WORK REQUIRED: Where a picture appears, leave it out, and print the rest of the records as they are.

Excerpts from a dataset:
# # #

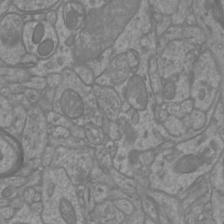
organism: Mouse
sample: Cortical neurons
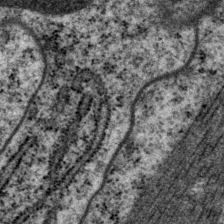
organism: P. pacificus
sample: Pharynx
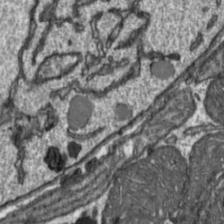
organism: Toxoplasma gondii
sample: Parasites in a vacuole inside a host cell

# # #

YOUR SOLUTION:
organism: Mouse
sample: Cortical neurons
organism: P. pacificus
sample: Pharynx
organism: Toxoplasma gondii
sample: Parasites in a vacuole inside a host cell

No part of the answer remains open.